La mano de Chanar se acercó a la empuñadura de su sable. Indignado, se levantó y dio un paso hacia Koja.

—Afirmo que eres un mentiroso, y pagarás por ello. —El roce del acero se escuchó con fuerza, cuando comenzó a desenvainar el sable.

—Chanar Ong Kho, siéntate —ordenó Yamun sin perder la calma, y lo bastante alto como para hacerse escuchar sobre las amenazas que profería el general. Había una fuerza tremenda en el tono resonante y profundo de sus palabras—. ¿Deshonrarás mi tienda con el derramamiento de sangre? Guarda tu espada. Este sacerdote es mi huésped.

—¡Me ha insultado! —insistió Chanar—. ¿No he dicho que el consejo tembló de miedo? ¿Que se mostraron espantados de nuestro poder? ¿Es que puede un extranjero insultarme en tu yurta? —Sin envainar el sable, se volvió para enfrentarse a Yamun. El cuerpo de Chanar permanecía en tensión, con la espalda arqueada y los brazos rígidos.

Yamun se acercó a Chanar, sin preocuparse de la actitud airada del general. Miró directamente a los ojos de su general, y le habló con voz lenta y suave, pero también muy firme.

—Chanar, tú eres mi
anda
, mi amigo de sangre. Hemos luchado juntos. No hay nadie en quien confíe más. Nunca he dudado de tu palabra, pero ésta es mi tienda y él es mi huésped. Ahora, siéntate, y no pienses más en esto. —Yamun cerró sus dedos sobre la mano de Chanar que empuñaba el sable.

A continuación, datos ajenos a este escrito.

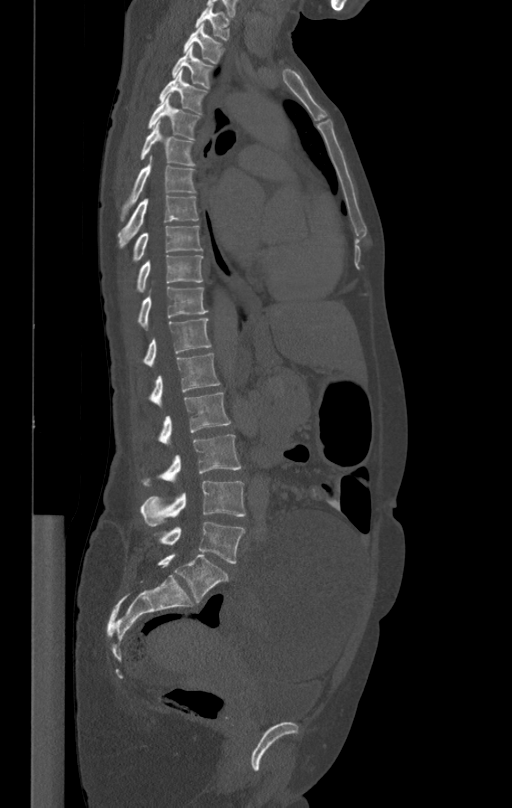
Computed tomography of the spine · the image is 412 mm wide · sagittal view. Box edges are left/top/right/bottom in pixels.
| vertebra | x1 | y1 | x2 | y2 |
|---|---|---|---|---|
| L5 | 156 | 521 | 245 | 563 |
| L4 | 140 | 481 | 245 | 526 |
| L3 | 140 | 435 | 241 | 487 |
| L2 | 156 | 393 | 230 | 442 |
| L1 | 148 | 352 | 220 | 405 |
| T12 | 142 | 318 | 211 | 366 |
| T11 | 137 | 286 | 208 | 328 |
| T10 | 135 | 255 | 203 | 292 |
| T9 | 124 | 226 | 201 | 271 |
| T8 | 118 | 195 | 198 | 248 |
| T7 | 122 | 155 | 195 | 215 |
| T6 | 140 | 122 | 196 | 166 |
| T5 | 148 | 94 | 199 | 139 |
| T4 | 160 | 70 | 205 | 113 |
| T3 | 173 | 47 | 213 | 88 |
| T2 | 184 | 23 | 223 | 62 |
| T1 | 195 | 4 | 229 | 39 |

—Yamun, te lo ruego. Ha mentido sobre mí. No dejaré que manche mi honor. No estoy dispuesto a tolerarlo. —Chanar intentó apartar la mano, pero Yamun no lo dejó.

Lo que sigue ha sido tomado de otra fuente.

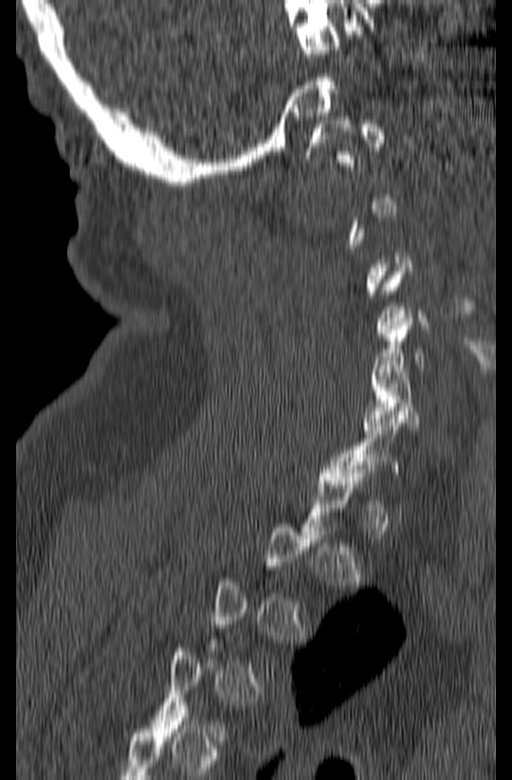 Spine CT; sagittal reformat. Boxes are (x1, y1, x2, y2) in pixels.
A vertebra gets a box only on the slices from the first to the last where its cross-section is at least a third of its largest; on a slice outside that range it gets none.
C1: (304, 120, 385, 166)
C6: (361, 368, 419, 433)

—¡General Chanar, siéntese ahora mismo! —replicó el kan. Su voz sonó como un trueno mientras escupía enfadado las palabras—. Escucho a este hombre —señaló a Koja— pero, ¿le creo? Quizá debería, si tanto te molesta.

Chanar tembló, atrapado entre la cólera y la lealtad. Por fin, envainó el sable y, sin decir palabra, volvió a su asiento, desde donde contempló al sacerdote con una mirada torva. Durante toda la discusión, Koja había permanecido en silencio, un poco preocupado e intranquilo, aunque también sorprendido por las libertades que se había tomado el general en presencia de su señor.

Yamun volvió a sus cojines y ordenó con un gesto que le sirvieran otra copa de vino.